No entanto, quando Uolo começou a mover sua espada, a atmosfera ficou completamente silenciosa. Em parte por puro respeito que tinham pelo melhor aprendiz espadachim, mas creio que era mais pela pressão que a postura e presença daquele homem exercia.

A diferença entre uma espada de madeira e uma espada real é tão grande assim?

Foi minha silenciosa pergunta.

Como ajudante da senhorita Liena, presenciei o movimento mais arrasador que Uolo executou durante os três exames passados, o Avalanche do Estilo Norlangarth. Porém, dessa vez a pressão que sentia era completamente diferente, já que ele estava usando uma espada real ao invés de uma de madeira.

Uolo era loiro com a cabeça quase raspada, ligeiramente mais magro do que eu, dando a impressão de ser apenas um peregrino. Porém, se eu continuasse a pensar nele como alguém inofensivo, seria a minha ruina. Pois agora, em frente a esse homem orgulhoso, seu olhos azuis metálicos me perfuravam com a sede insaciável de um espadachim berserker que somente busca usar sua lâmina de metal para cortar o corpo do inimigo.

Se aqui fosse um jogo comum, a espada de Uolo seria classificada como uma Bastard Sword. Uolo usava ambas as mão para levantá-la com sua grande empunhadura e lâmina. O metal parecia envolto em chamas. Essa era a importância que o ‘poder da imaginação’ incrementava na espada. A pressão era tal que fazia o espaço à volta tremular.

“ZUNN!”

Um forte zunido passou por toda a arena e ambos os espadachins entraram em postura de ataque.

Quando ele mover a espada para trás, o Heavens and Moutain Break… ou também conhecido como o ataque de um só golpe de duas mãos, Avalanche, seria ativado.

Me transportei mais uma vez para aqueles dias no passado, na cidade flutuante de Aincrad. Onde passei por incontáveis batalhas, incluindo lutas 1×1.

Em uma determinada ocasião, quando um dos usuários de espada de duas mãos, membro da guilda Blood Knight e guarda pessoal da vice comandante Asuna, um cara chamado Kuradeel, me desafiou para um duelo.

Naquela vez ele também usou o Avalanche como seu primeiro ataque. Resolvi utilizar um ataque de um só golpe, o Sonic Leap, que visou a lateral de sua lâmina. E realmente obtive sucesso, conseguindo quebrar a arma seguindo com a skill Arms Blast.

Essas lembranças que repentinamente relembrei, me fizeram pensar se essa tática iria funcionar novamente.
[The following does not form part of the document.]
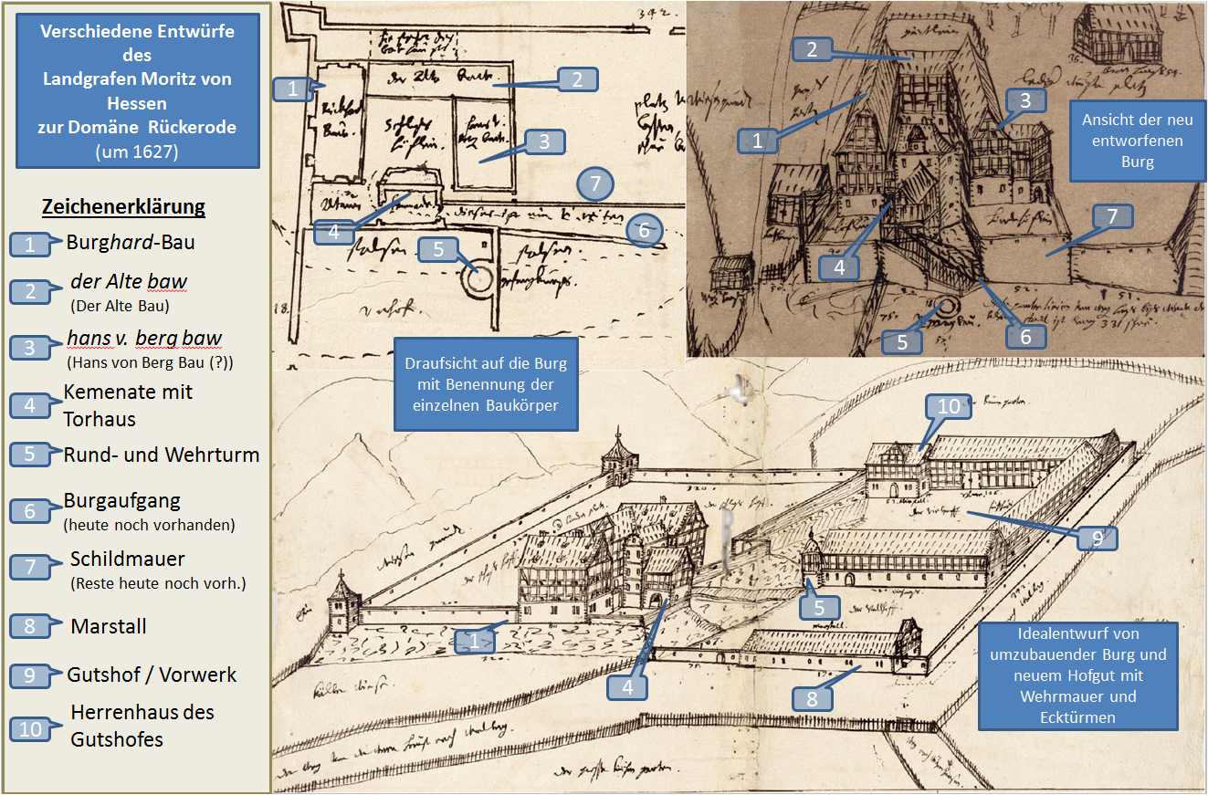 Verschiedene Darstellungen/ Entwürfe des hessischen Landgrafen Moritz im Jahre 1627 von Gutshof und Burg Rückerode als gemeinsamer Komplex und Wittum für seine Frau Juliane von Nassau mit Erläuterungen der bekannten Gebäude. Der Entwurf wurde nur in Teilen im Gutshof umgesetzt. Die sehr sorgfältig ausgeführten Entwürfe in der für die Zeichnungen des Landgrafen charakteristischen Vogelschau mit hoher Horizontlinie verdeutlichen die Idee des Fürsten, dem Gebäudekomplex eine regularisierte Form sowie eine Sicherung durch Wehrmauer mit vorspringenden Ecktürmen zu geben. In erhöhter Position dargestellt ist auch der alte Baubestand der als Herrenhaus genutzten Burg mit der steinernen Kemenate und den darum gruppierten Fachwerkbauten. Die sorgfältige Dokumentation dieser Gebäude in den verschiedenen Entwürfen lässt darauf schließen, dass sie zu diesem Zeitpunkt noch gut erhalten waren und für eine weitere Nutzung vorgesehen waren.

Porém, descartei tão rápido quanto veio.

Pois de fato eu realmente poderia acabar quebrando a espada dele, mas a probabilidade de acabar com a minha também era grande ou no pior dos casos, só a minha seria destruída e meu corpo partido ao meio. Não estava muito afim de apostar.

A forma original do Heavens and Moutain Break era com certeza a do Avalanche, mas o movimento que Uolo usava era completamente diferente com o movimento de Kuradeel, em termos de velocidade e peso.

Ele tinha absoluta confiança em sua força, o que garantia um aumento de poder inacreditável no golpe. Se eu não puder encontrar um poder de imaginação tão forte quanto o dele, algo capaz de romper órgão e os demais tecidos do corpo, não serei capaz de aguentar uma disputa por muito tempo.

Agora não é hora de ficar pensando nisso como sendo uma duelo normal. Tenho que usar todos os golpes consecutivos que conseguir. Meu único objetivo agora é rasgar a sua carne.

Dessa forma, eu iria começar com o primeiro movimento de habilidade de maior nível que podia usar no momento, o de quatro golpes, Vertical Square. Sabia que necessitava de uma enorme concentração, mas eu deveria ser capaz de usar o primeiro, segundo e terceiro golpe para deter o movimento do oponente e golpear com o quarto e vencê-lo.

Levantei a espada com minha mão direita, deixando-a na frente de Uolo e mostrei uma postura firme.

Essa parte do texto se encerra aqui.